Modifying many files at once

Using a list of files found in a text file

You can make a list of file pathnames and process them with sed using a for loop. This allows you to be certain about the files you might change.

How to do that

Create a plain text file with one file on each line. The path to that file needs to either be absolute or, if relative, be correct relative to the directory in which you execute your for loop command.

./myproj/sample15/dog.R
/data/cms/c34345/joe/sample97/deer.R
./myproj/sample15/mouse.sh
Send the file names to sed:
% for i in `cat myinput.txt` ; do echo $i ; sed -i.orig 's/pat1/pat2/gi' ${i};done

You can also use other commands to create a list of files in a file, then edit that list to include only the files you want to modify. Or simply verify for yourself that you're listing only the right type of files.

How to do that
ls -1 */script* journey/*.scr > myinput.txt
nano myinput.txt
% for i in `cat myinput.txt` ; do echo $i ; sed -i.orig 's/pat1/pat2/gi' ${i};done

Using the find command

The find command will print the names of files which match the criteria you specify. Find's first argument is a location in the file system. By default find will start a recursive search starting at that point and proceeding downwards. That location can be "." if you want to start in the current working directory.

The following command will change a string, if found, in as many files which exist that match the search criteria.

find ~/project1 -type f -name “*\.html” -print0 | \
xargs -0 sed -i.orig 's/badstring/mygoodstring/g'

That long command is broken down into two lines to improve readability using an escape character.

Escaping special characters

The bash shell you use gives certain characters special meanings. If you want to prevent them from being interpreted in the normal fashion, usually you preceed that character with a \. This is called "escaping" a character.

The Enter key is one of those special characters. If you escape that key, then bash will allow you to continue a command onto the next line of the terminal window, where you indicate to bash that it should execute the command now with a final Enter.

You also need to escape characters inside of regular expressions, which has it's own list of special characters, include . The string "*.html" includes a backslash to escape the period, which in REs stands for "any single character", not a period!

Breaking it down, left to right:

  • start looking at the directory named "project1" inside of your home directory
  • only consider files (not directories)
  • only consider files ending in ".html"
  • print names of matching files, in a way that works better with names containing spaces
  • pass those names to the xargs program
  • with the "-0" flag, which works with the find program's "-print0" flag
  • and execute the sed program.
  • Because the sed flag "-i.orig" is given, changes will be made to the named files where they are located. Backups will be made of each file processed.
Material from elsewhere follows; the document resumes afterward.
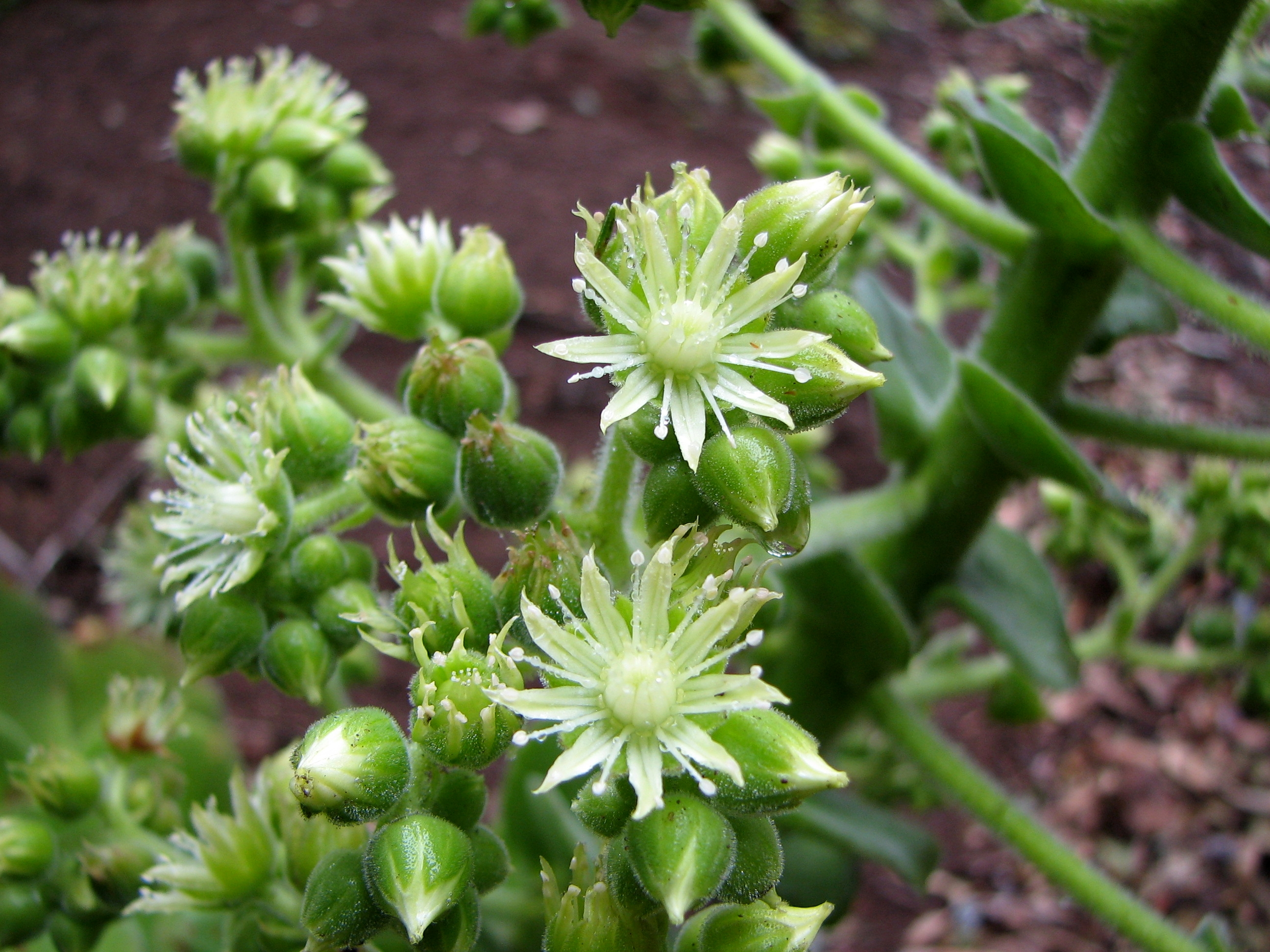 Bejeque (Aeonium canariense). Detalle de la flor.
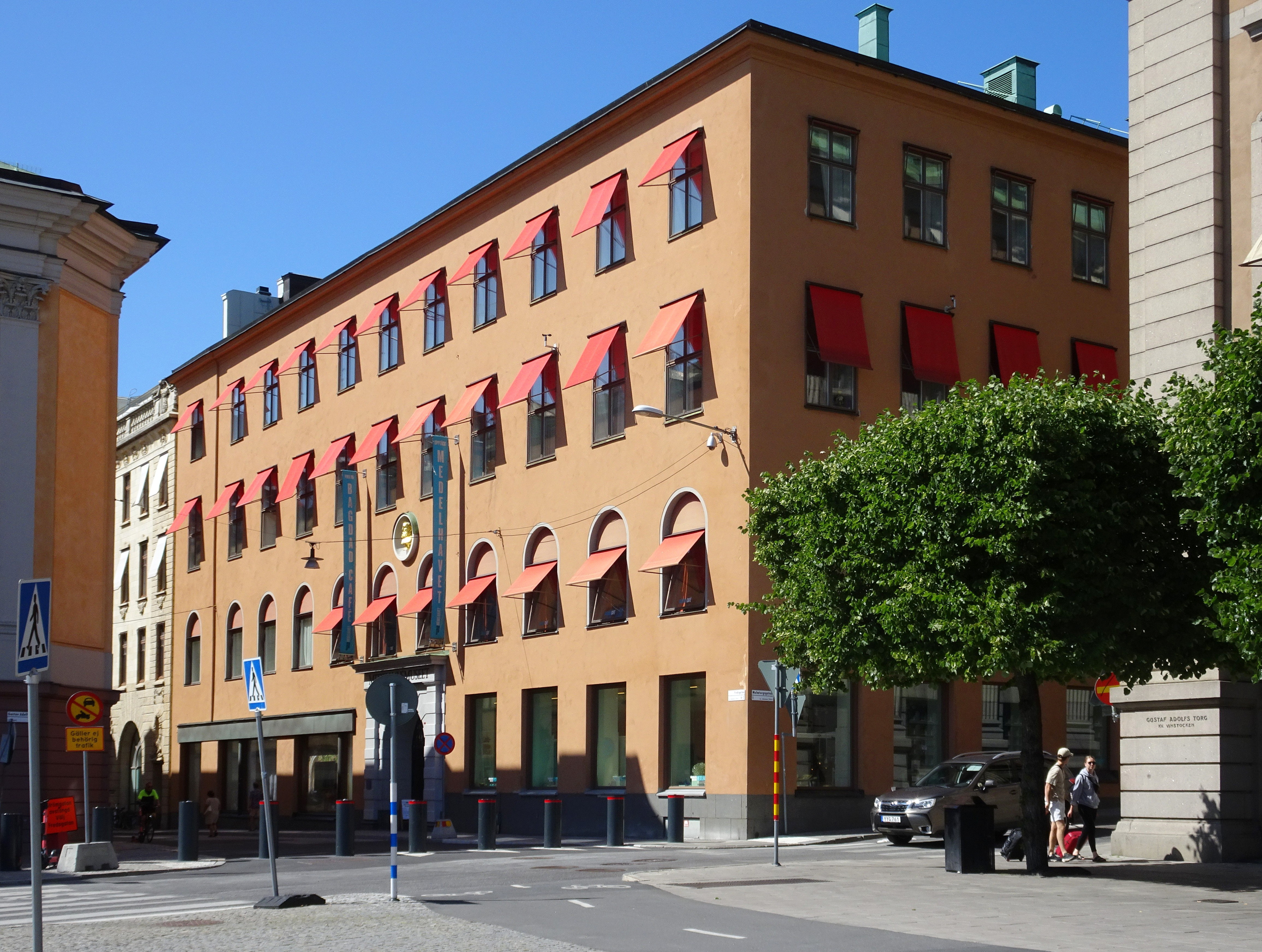 Medelhavsmuseet, sett från Gustav Adolfs torg

Find all bash scripts matching certain criteria, and fix a path

find ~/project1 -type f -iname "run_test*" -print0 | xargs -0 file | \
grep -i Bourne-Again | sed -e 's(: .*((' | \
xargs sed -i 's(/cms01/incoming(/transfer/in/cms(g'

This example finds some files using a case-insensitive name, runs the file command on them, searches for ones that find reports to be Bourne-Again, uses sed to trim off everything file printed after the file name, then has xargs execute the final sed

Find command examples

You might find combinations of these useful when trying to identify the files you want to modify with sed, or control which files are considered.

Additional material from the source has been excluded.